Ten aanzien van feit 2 primair overweegt de rechtbank het volgende.
Verdachte heeft met anderen in nauwe samenwerking een zeecontainer met onder meer circa 119 kg PMK – een verboden vloeistof voor het bereiden van populair gezegd XTC – vanuit Hong Kong naar Rotterdam geloodst. Aldaar is de container na inklaring vervoerd naar een 'verdeelstation’. Bij het leeghalen van de dozen in de container is de in jerrycans gegoten PMK overgeladen in transportbusjes met het oogmerk deze elders op te slaan of te verkopen.
Dat verdachte een coördinerende en aansturende taak vervulde bij het beramen, begeleiden en afwikkelen van het transport, blijkt vooral ook uit de vele afgetapte gesprekken die hij heeft gevoerd over de periode juni/september 2004. Verdachte bevond zich binnen het verband van de bij het transport betrokken medeverdachten hoog op de hiërarchische ladder en droeg met één van zijn mededaders ten volle de verantwoordelijkheid voor het plaatsvinden van dat transport.

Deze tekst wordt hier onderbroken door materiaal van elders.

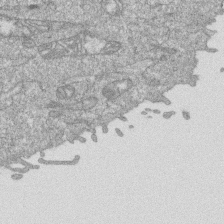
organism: Human
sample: HeLa cell HIV synapse
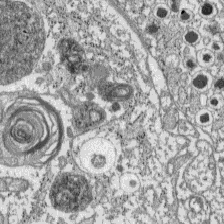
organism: C57BL Mouse
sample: Pancreatic islet

De proceshouding van verdachte ter terechtzitting dat hij ongewild en onbedoeld betrokken is geraakt bij de criminele activiteiten van een medeverdachte, geeft er geen blijk van dat hij het kwalijke van zijn handelen inziet, nog afgezien van het feit dat hij een medeverdachte belast, die mede op initiatief van verdachte zelf bij de zaak is betrokken. De rechtbank zal hiermee bij de strafoplegging rekening houden.
Op grond van het vorenoverwogene is de rechtbank van oordeel dat geen andere straf dan een die vrijheidsbeneming medebrengt, dient te worden opgelegd.

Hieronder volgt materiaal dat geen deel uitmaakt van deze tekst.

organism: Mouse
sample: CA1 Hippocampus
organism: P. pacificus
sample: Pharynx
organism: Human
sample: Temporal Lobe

7. Toepasselijke wettelijke voorschriften
De volgende wetsartikelen zijn van toepassing:
47, 57 van het Wetboek van Strafrecht en
10a van de Opiumwet.
8. Beslissing
De rechtbank:
Spreekt verdachte vrij van het hem onder 3 tenlastegelegde feit.

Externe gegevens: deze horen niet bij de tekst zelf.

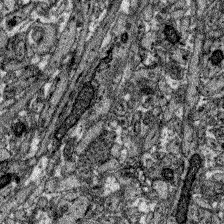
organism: Zebrafish
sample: Larval olfactory bulb
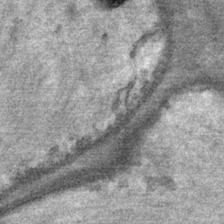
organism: Mouse
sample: Mouse Salivary gland
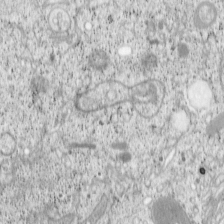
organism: African green monkey
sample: COS-7 cells
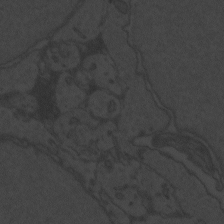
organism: Zebrafish
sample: Macrophage infected with Toxoplasma gondii
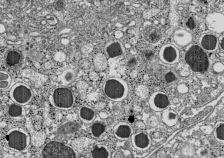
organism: C57BL Mouse
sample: Pancreatic islet
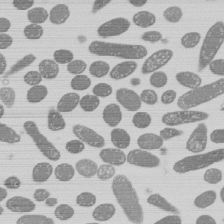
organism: E. coli
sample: Bacterial nucleoid
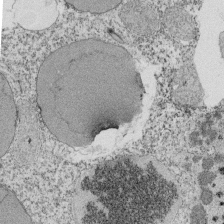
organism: Tetrahymena
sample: Cilia in tetrahymena
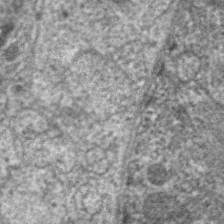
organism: C. elegans
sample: Pharynx

Verklaart bewezen dat verdachte de tenlastegelegde feiten 1 primair en 2 primair heeft begaan zoals
hiervoor onder 3. vermeld.
Verklaart niet bewezen wat aan verdachte onder de feiten 1 primair en 2 primair meer of anders is tenlastegelegd dan hierboven als bewezen is aangenomen en spreekt verdachte daarvan vrij.
Bepaalt dat de bewezenverklaarde feiten de hierboven onder 4. vermelde strafbare feiten opleveren.
Verklaart verdachte hiervoor strafbaar.
Veroordeelt verdachte tot een gevangenisstraf voor de duur van ZEVEN JAREN.
Bepaalt dat de tijd die verdachte vóór de tenuitvoerlegging van dit vonnis in verzekering en voorlopige hechtenis heeft doorgebracht, bij de tenuitvoerlegging van de thans opgelegde gevangenisstraf in mindering wordt gebracht, voorzover die tijd niet reeds op een andere vrijheidsstraf in mindering is gebracht.
9. Samenstelling rechtbank en uitspraakdatum
Dit vonnis is gewezen door
mr. Flohil, voorzitter,
mrs. Van de Schepop en Aardenburg, rechters,
in tegenwoordigheid van de griffiers mrs. Berghout en Van der Heijden,
en uitgesproken op de openbare terechtzitting van 16 juni 2005.